-- Supplied data follows --

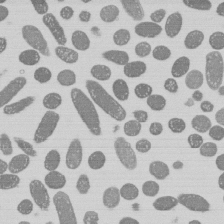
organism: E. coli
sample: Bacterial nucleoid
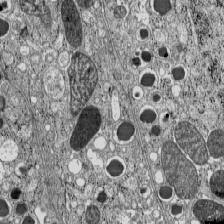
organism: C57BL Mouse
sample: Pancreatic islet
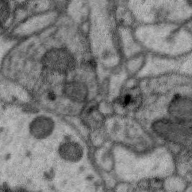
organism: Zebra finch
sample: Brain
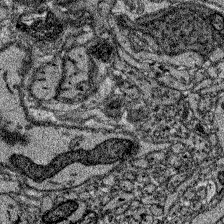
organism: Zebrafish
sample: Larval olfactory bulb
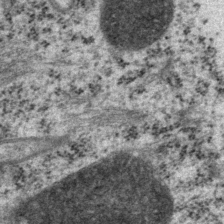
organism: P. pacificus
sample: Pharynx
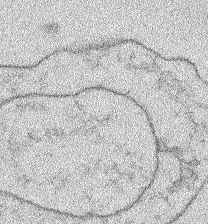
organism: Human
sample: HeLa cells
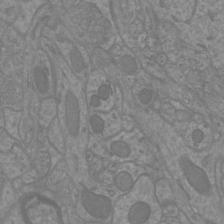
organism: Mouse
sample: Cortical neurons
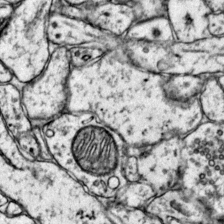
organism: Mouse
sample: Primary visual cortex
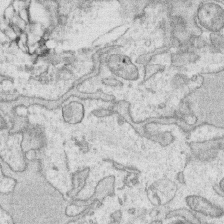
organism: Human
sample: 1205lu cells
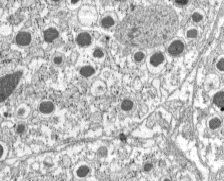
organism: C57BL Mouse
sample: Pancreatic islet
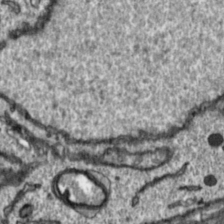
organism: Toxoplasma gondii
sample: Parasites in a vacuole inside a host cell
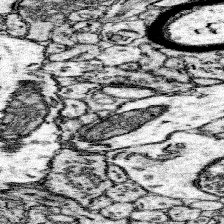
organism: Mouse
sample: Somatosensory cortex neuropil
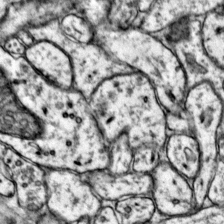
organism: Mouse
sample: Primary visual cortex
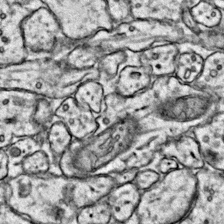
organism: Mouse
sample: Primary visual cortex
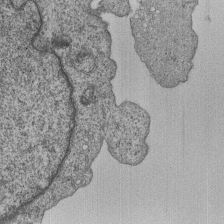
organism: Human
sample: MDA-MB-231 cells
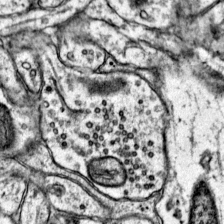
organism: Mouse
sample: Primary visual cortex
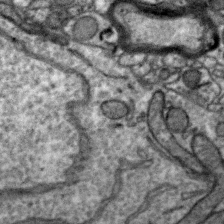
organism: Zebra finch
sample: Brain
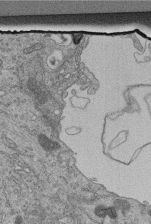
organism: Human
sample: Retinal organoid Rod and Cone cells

-- Supplied data concluded --
-- Supplied data follows --

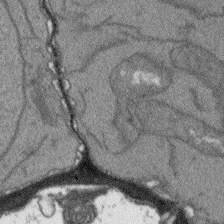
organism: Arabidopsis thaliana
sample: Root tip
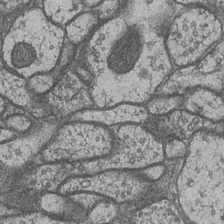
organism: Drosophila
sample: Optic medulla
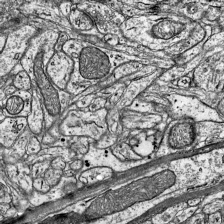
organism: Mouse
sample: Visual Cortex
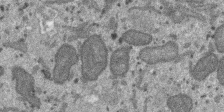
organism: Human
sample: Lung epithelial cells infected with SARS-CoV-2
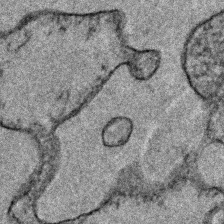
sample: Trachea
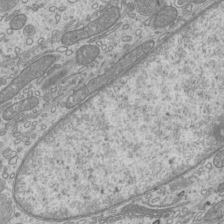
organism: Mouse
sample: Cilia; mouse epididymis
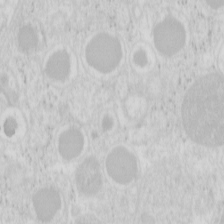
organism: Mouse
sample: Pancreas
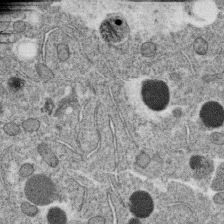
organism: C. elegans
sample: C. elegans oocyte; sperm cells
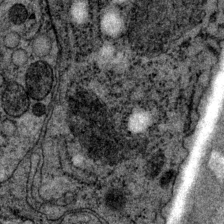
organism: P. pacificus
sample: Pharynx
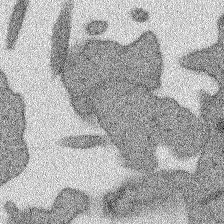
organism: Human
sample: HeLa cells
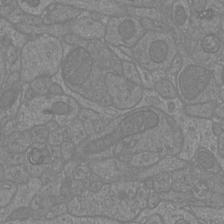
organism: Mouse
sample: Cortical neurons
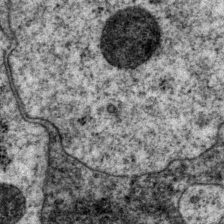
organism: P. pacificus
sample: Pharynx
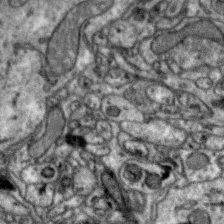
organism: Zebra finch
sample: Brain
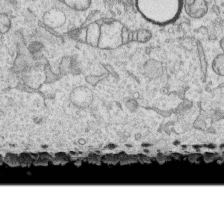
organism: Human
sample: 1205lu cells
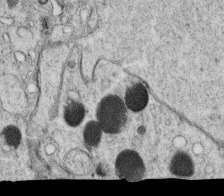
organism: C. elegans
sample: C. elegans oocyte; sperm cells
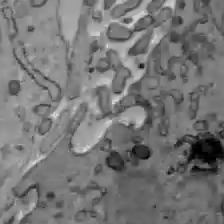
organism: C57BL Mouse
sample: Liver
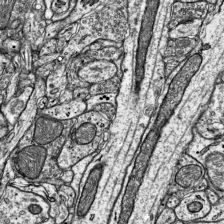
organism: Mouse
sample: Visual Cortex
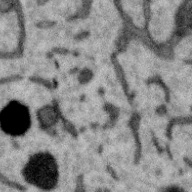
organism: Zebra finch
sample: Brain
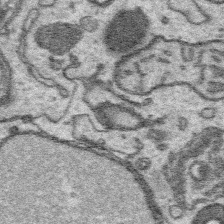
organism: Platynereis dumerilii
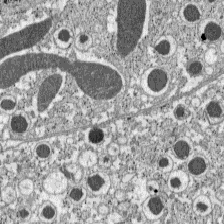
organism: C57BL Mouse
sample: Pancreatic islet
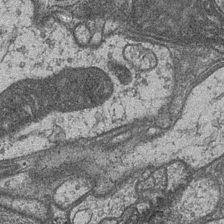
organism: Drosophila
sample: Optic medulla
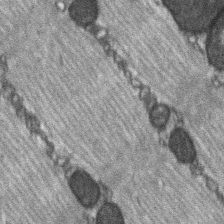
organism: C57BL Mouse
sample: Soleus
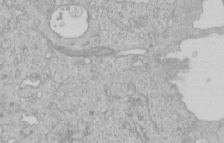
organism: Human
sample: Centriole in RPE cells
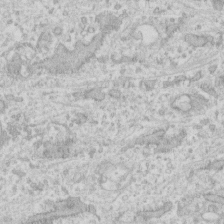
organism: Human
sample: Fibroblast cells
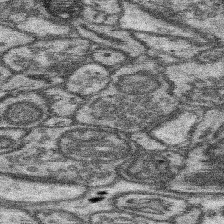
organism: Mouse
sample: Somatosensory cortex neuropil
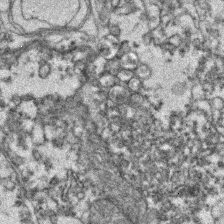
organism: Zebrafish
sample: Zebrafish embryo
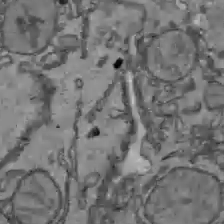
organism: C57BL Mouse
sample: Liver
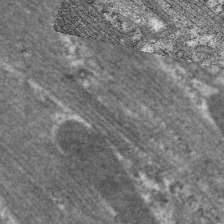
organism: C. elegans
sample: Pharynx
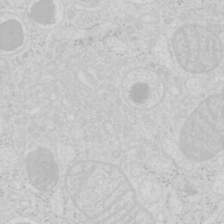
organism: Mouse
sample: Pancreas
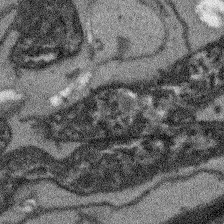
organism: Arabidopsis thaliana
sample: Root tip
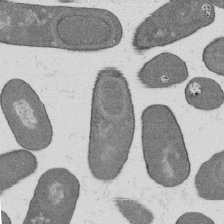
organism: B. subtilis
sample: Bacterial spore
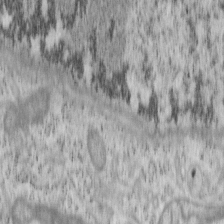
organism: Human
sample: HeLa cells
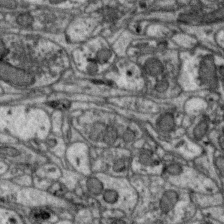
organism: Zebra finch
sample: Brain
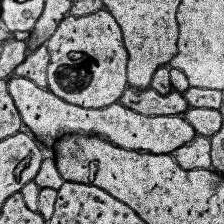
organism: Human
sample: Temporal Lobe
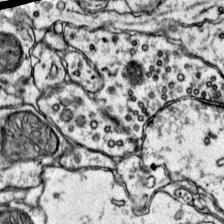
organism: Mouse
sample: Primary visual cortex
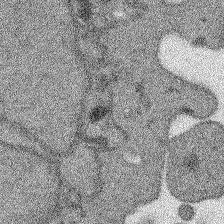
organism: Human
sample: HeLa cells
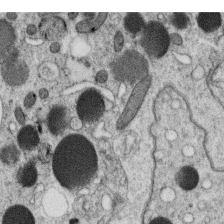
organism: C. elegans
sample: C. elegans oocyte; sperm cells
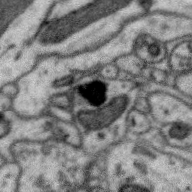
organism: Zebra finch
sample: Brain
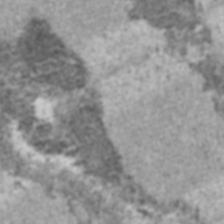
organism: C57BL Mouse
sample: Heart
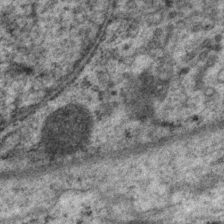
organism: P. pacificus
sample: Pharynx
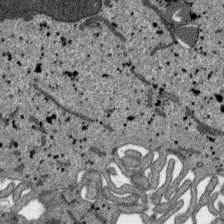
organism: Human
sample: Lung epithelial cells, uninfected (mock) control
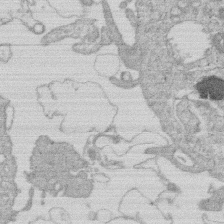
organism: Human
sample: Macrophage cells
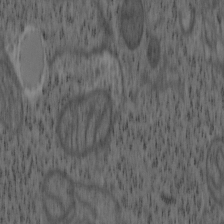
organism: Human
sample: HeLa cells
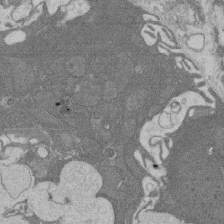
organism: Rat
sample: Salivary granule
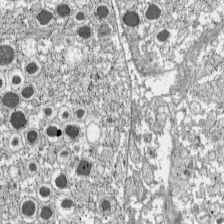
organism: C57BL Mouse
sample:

-- Supplied data concluded --
-- Supplied data follows --

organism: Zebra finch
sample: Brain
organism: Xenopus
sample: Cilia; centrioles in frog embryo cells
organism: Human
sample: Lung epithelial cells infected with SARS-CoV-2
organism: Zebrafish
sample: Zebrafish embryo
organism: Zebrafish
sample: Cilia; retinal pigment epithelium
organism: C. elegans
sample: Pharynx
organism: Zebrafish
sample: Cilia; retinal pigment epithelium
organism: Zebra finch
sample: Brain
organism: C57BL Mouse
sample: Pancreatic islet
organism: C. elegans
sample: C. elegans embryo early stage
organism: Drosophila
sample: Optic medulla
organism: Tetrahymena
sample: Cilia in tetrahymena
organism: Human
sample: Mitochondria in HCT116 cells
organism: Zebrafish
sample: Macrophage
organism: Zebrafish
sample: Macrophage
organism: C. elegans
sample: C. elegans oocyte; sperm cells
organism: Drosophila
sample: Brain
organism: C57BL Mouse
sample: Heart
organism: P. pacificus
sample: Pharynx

-- Supplied data concluded --

- _How to complete this task_
Only the lines starting at the one that includes "organism: E. coli" and ending at the one that includes "sample: Retinal organoid Rod and Cone cells" should be retyped, exactly, from the records above; no pictures.

- _Result_
organism: E. coli
sample: Bacterial nucleoid
organism: C57BL Mouse
sample: Pancreatic islet
organism: Zebra finch
sample: Brain
organism: Zebrafish
sample: Larval olfactory bulb
organism: P. pacificus
sample: Pharynx
organism: Human
sample: HeLa cells
organism: Mouse
sample: Cortical neurons
organism: Mouse
sample: Primary visual cortex
organism: Human
sample: 1205lu cells
organism: C57BL Mouse
sample: Pancreatic islet
organism: Toxoplasma gondii
sample: Parasites in a vacuole inside a host cell
organism: Mouse
sample: Somatosensory cortex neuropil
organism: Mouse
sample: Primary visual cortex
organism: Mouse
sample: Primary visual cortex
organism: Human
sample: MDA-MB-231 cells
organism: Mouse
sample: Primary visual cortex
organism: Zebra finch
sample: Brain
organism: Human
sample: Retinal organoid Rod and Cone cells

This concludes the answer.